Question

CPM read count normalization: what does it mean between replicates of same group and within same replicate?

1

Entering edit mode

5.6 years ago

salamandra ▴ 550

Hi,

1- In the table ´Normalization method' here says that CPM (counts per million) can be used for gene count comparisons between replicates of the same sample group.

1.1 Does it mean that for eg. we can compare one gene from a sample of group 'control' with same gene of another 'control' sample but that we cannot compare a gene in 'control' sample with same gene in a 'treatment' sample?

1.2 If so, then when looking for a heatmap with CPM values cannot we for e.g. identify genes that seem to have a higher expression in 'treatment' samples than in 'control' samples? Do we need to use a different normalization method?

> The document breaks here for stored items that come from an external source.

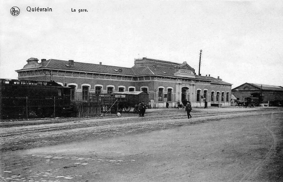 Place de la gare et bâtiment voyageurs de la gare frontière de Quiévrain vers 1900.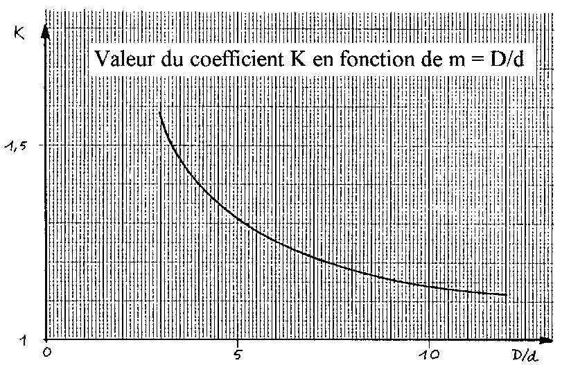 coefficient correcteur K Dessin original de Jean-Jacques MILAN, reproduction libre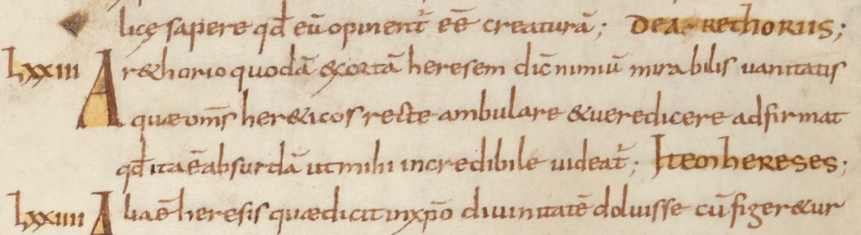 Августин в книге «De Haeresibus ad Quodvultdeum Liber Unus» («Ереси, попущением Бога, в одной книге») о риторинах. «Smaragdus». рукопись IX века.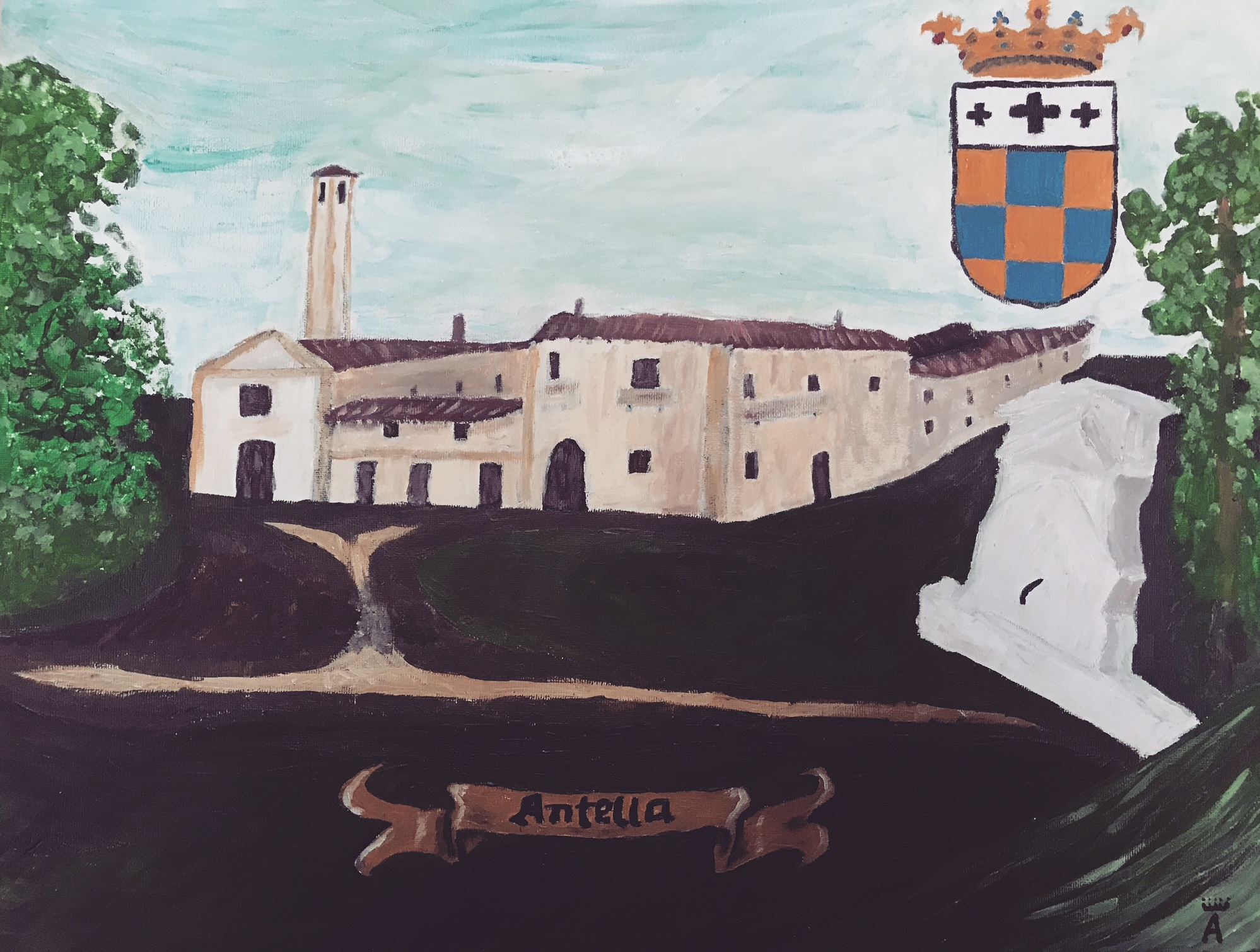 Antella Bagno a Ripoli, Marquesado de Antella, titulo otorgado a Nicolas Pallavicino en 1649 por Enrique IV de España.

2- In same table says that CPM cannot be used for within sample comparisons.

2.1 Does it mean we cannot compare different genes of the same sample?

2.2 What if when looking to CPM heatmap it seems one gene is varying more between 'control' and 'treatment' than the other. Can we make this conclusion if heatmap plots CPM values?

RNA-Seq Read count normalization • 17k views

ADD COMMENT • link updated 5.6 years ago by ATpoint 84k • written 5.6 years ago by salamandra ▴ 550

score 8 · Accepted Answer · 2018-12-30

As recommended in this presentation, I would not use per-million methods for anything as there are better methods now. Check this video to get an idea why per-million based methods are not optimal and this one on how the normalization in e.g. DESeq2 works.

Towards your questions:

1 - you can use it but it is not recommended for DE analysis, so better don't use it at all

1.1 - Simply normalize the entire dataset with edgeR or DESeq2 and do comparisons with these values

1.2 - do not use CPM values for a heatmap, use logged/normalized counts, like those produced by the vst or rlog functions in DESeq2. Using non-log counts will bias the heatmap towards highly expressed genes. These video series I inked above also have a video about logs in case you care.

2 - true, because it does not normalize for gene length, so longer genes inherently have higher counts than short genes.

2.1 - one probably could, but not without adjusting for gene length (use the search function on this, there are plenty of posts on that matter already out there).

2.2 - it might give you an idea but you should use appropriate statistics to infer differentially expressed genes.